There is no such thing as converting matter into energy.

EDIT completed

I found the concept in the above quote a bit confusing.

1. When an electron hits a positron, is it not a possibility that the result is photons? If so, then are the resulting photons matter rather than energy? My intgerpretaion of the quote is that the answer is YES.

2. Since a photon has no rest mass, I had previously to the quote assumed it was not matter, but just energy with some properties, like wavelength for example. If this is incorrect, and photons are matter with mass, then does a photon's energy's mass equivalent alter space so as to effect nearby matter particles gravitationally - that is effect the motion of an electrically neutral particle (e.g. a neutron)?

 

[weirdoguy]

I assumed it was not matter, but just energy

Energy is a property of things, not the things itself. Photons have many other properties besides energy.

If this is incorrect, then does a photon's energy's mass equivalent alter space so as to effect matter particles gravitationally

I don't see any reason to invoke "energy's mass equivalent". What curves spacetime is full stress-energy tensor, so energy alone is sufficient, no need of mass.

It a photon matter?

Depends on whom you ask. For me all gauge fields represent matter, but I've seen that some people don't call them matter.

 

[Orodruin]

but just energy with some properties

This is the fundamental misunderstanding. Energy is a property of things, not something that has other properties.

 

[PeterDonis]

Since a photon has no rest mass, I had previously to the quote assumed it was not matter, but just energy

Objects with no rest mass, like photons, are usually called radiation in contexts like this. That is a different category from "matter", but it is also not "just energy with some properties", any more than matter (objects with nonzero rest mass) is.

 

[Buzz Bloom]

I don't see any reason to invoke to "energy's mass equivalent". What curves spacetime is full stress-energy tensor, so energy alone is sufficient, no need of mass.

I have only very little experience with tensors. What would the tensor equation look like describing the result of the motion of a neutron when a photon with a very large amount of energy passes near by the neutron? How would this motion of the neutron compare with the motion if there was no photon passing by?

Perhaps I can simplify this.
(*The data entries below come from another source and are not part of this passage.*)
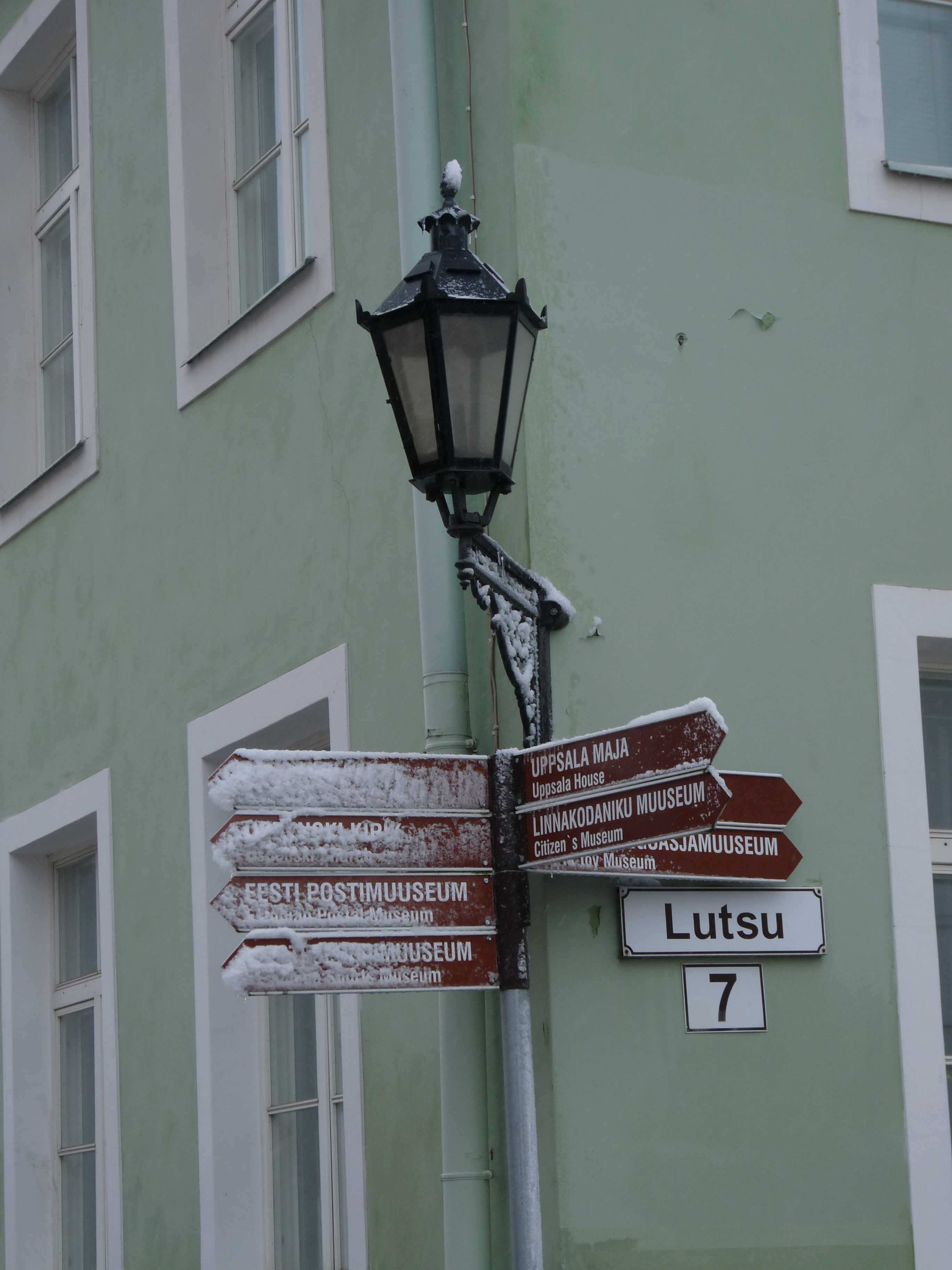 Esimene lumi peidab silte Tartus Lutsu ja Jaani tänava nurgal, 26. oktoober 2012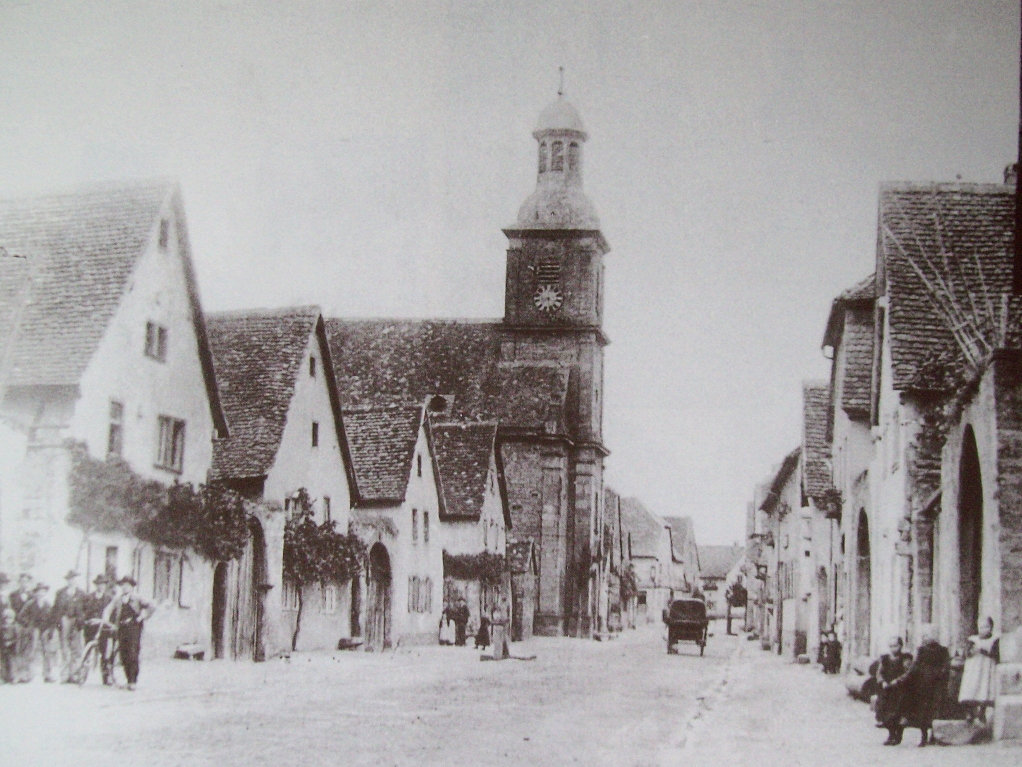 Dorfansicht Obernau um 1900 (Kirche mit Hauptstrasse)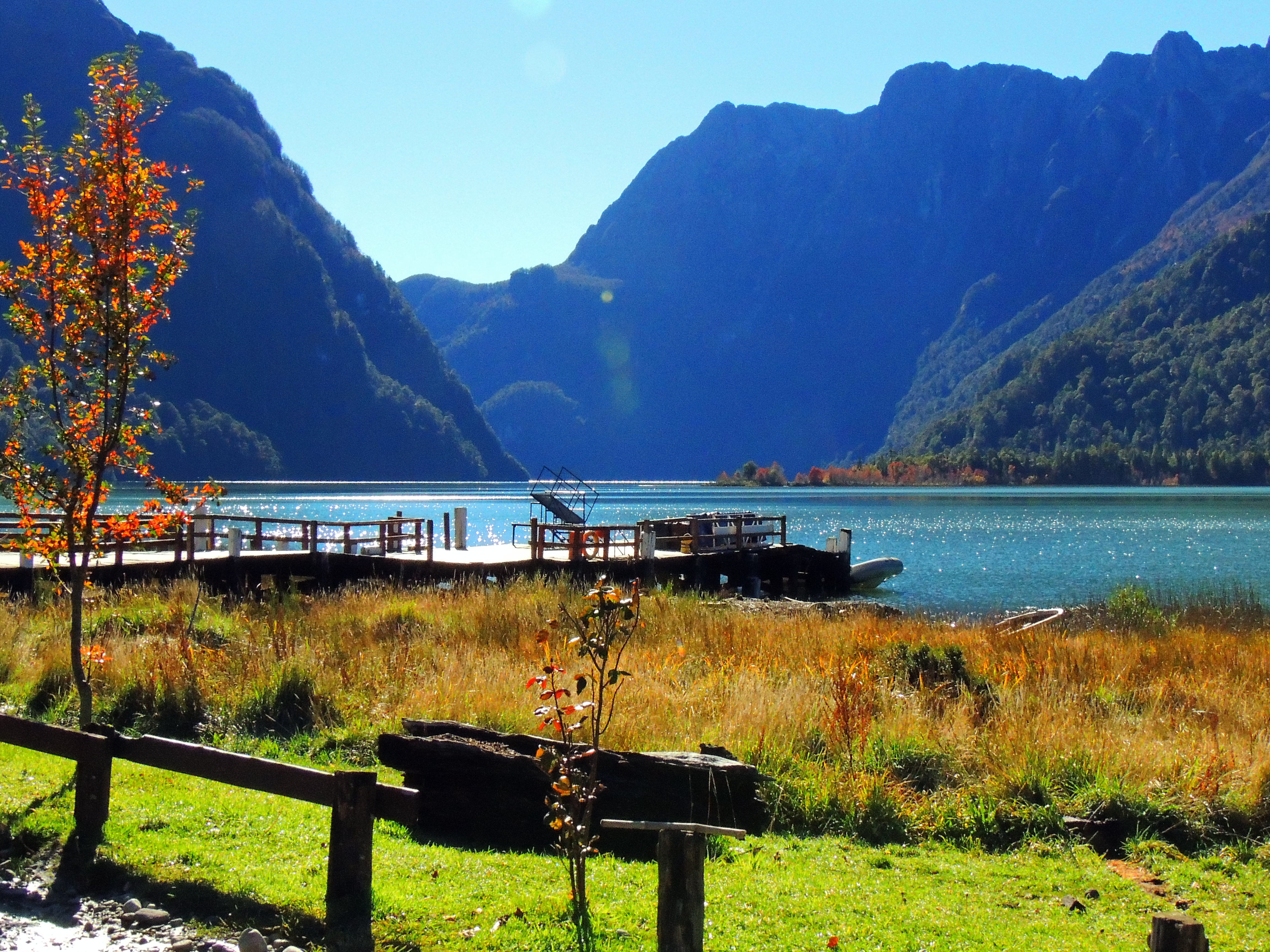 Lake Frías, Río Negro Province, Argentina

I apologize for using Wikipedia as a source of information.

Energy is [a] quantitative property. A photon is an elementary particle. Photons are massless. (They have energy.) Matter is any substance which has mass. (@PeterDonis makes clear that photons are radiation.) Consider a flat space which is empty of all matter and radiation except for a single photon. As the photon travels, what does the corresponding tensor tell us about the time changing shape of space as the photon travels along a straight line? I am guessing that when the photon is at the origin x=y=z=0 the space shape at that time moves with the photon, both forward and backward in time.

 

[Ibix]

What would the tensor equation look like describing the result of the motion of a neutron when a photon with a very large amount of energy passes near by the neutron?

No one knows. To know that would require a theory of quantum gravity, which is why we exhort people not to talk about photons in the relativity forum but talk about a light pulse. For classical light beams, you write down the EM stress-energy tensor, $$T^{\mu\nu}=\frac 1{\mu_0}\left(F^{\mu\alpha}F^\nu{}_\alpha-\frac 14 g^{\mu\nu}F_{\alpha\beta}F^{\alpha\beta}\right)$$where $F$ is the Faraday tensor. Then you slot it into the Einstein Field Equation and solve. Which is messy. Some solutions for radiation are known - I believe you need to search for pp-wave spacetimes.

How would this motion of the neutron compare with the motion if there was no photon passing by?

You'd have to solve the equations (probably numerically). I don't know the answer for any particular radiation-only spacetime off the top of my head.